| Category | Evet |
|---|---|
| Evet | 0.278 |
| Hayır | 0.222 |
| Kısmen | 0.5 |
...
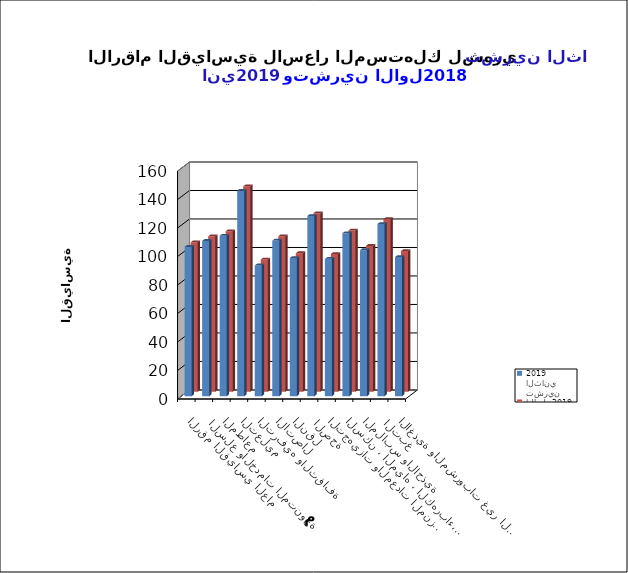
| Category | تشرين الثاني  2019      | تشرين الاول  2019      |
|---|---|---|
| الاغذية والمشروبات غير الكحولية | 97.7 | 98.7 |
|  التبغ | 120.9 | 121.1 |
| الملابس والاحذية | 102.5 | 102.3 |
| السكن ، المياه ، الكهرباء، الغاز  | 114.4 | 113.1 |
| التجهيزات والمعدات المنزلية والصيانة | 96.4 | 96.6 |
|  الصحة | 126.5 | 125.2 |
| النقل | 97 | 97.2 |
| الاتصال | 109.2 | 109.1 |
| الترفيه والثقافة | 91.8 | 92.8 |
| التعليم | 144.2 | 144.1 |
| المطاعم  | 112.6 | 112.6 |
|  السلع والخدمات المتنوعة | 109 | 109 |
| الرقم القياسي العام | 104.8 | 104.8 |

TASK: Above are some lines. Repeat exactly, and only, those from the line that has "120.9 | 121.1 |" through the line that has "104.8 | 104.8 |".

EXERCISE ANSWER:
|  التبغ | 120.9 | 121.1 |
| الملابس والاحذية | 102.5 | 102.3 |
| السكن ، المياه ، الكهرباء، الغاز  | 114.4 | 113.1 |
| التجهيزات والمعدات المنزلية والصيانة | 96.4 | 96.6 |
|  الصحة | 126.5 | 125.2 |
| النقل | 97 | 97.2 |
| الاتصال | 109.2 | 109.1 |
| الترفيه والثقافة | 91.8 | 92.8 |
| التعليم | 144.2 | 144.1 |
| المطاعم  | 112.6 | 112.6 |
|  السلع والخدمات المتنوعة | 109 | 109 |
| الرقم القياسي العام | 104.8 | 104.8 |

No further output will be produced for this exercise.